Deeds executed chronologically but recorded in the wrong order can also create an unintended change in ownership. If Father makes a gift of real property interest to Son on July 5th (intending to exclude this transfer under the parent/child exclusion), then Father and Son sign a partnership agreement and two separate deeds on July 15th, but the partnership deeds are recorded on July 16th and the gift deed is not recorded until July 30th, then the assessor will reflect that prior to the July 16th recordation date the property was solely owned by Father, but as of the July 16th deeds Son has gained an ownership interest in the real property through the partnership interest and a change in ownership has occurred (and the parent/child exclusion cannot be utilized for partnership interests). As the entire property was contributed to the partnership, 100% of the interest will be reappraised (not just the proportionate interest given to Son; see part II).

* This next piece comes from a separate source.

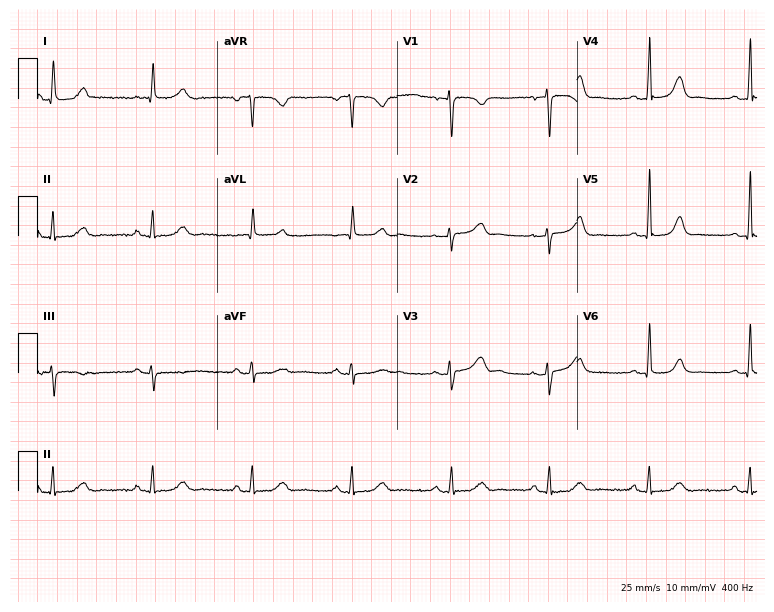
Standard 12-lead ECG recorded from a female, 49 years old. None of these six findings is recorded: first-degree AV block, right bundle branch block, left bundle branch block, sinus bradycardia, atrial fibrillation, sinus tachycardia. Findings outside these six are not listed.

Both of the outcomes of these examples would be reversed by successfully overcoming the recording date presumption. The Preliminary Change of Ownership Report form has a place (Part II, item A) to state a date of transfer if other than the recordation date, and we always list the date the deed was executed here as future evidence of our opinion of the effective date of transfer (should it be required) for gift tax or other purposes. When important, we have also talk with personnel at various assessors' offices to persuade them into using this date instead of the recordation date; however, we have yet to succeed in having any assessor acknowledge any date other than the recording date. To rebut the presumption, therefore, will require more than representation on the P.C.O.R. form and oral discussion with the assessor's office.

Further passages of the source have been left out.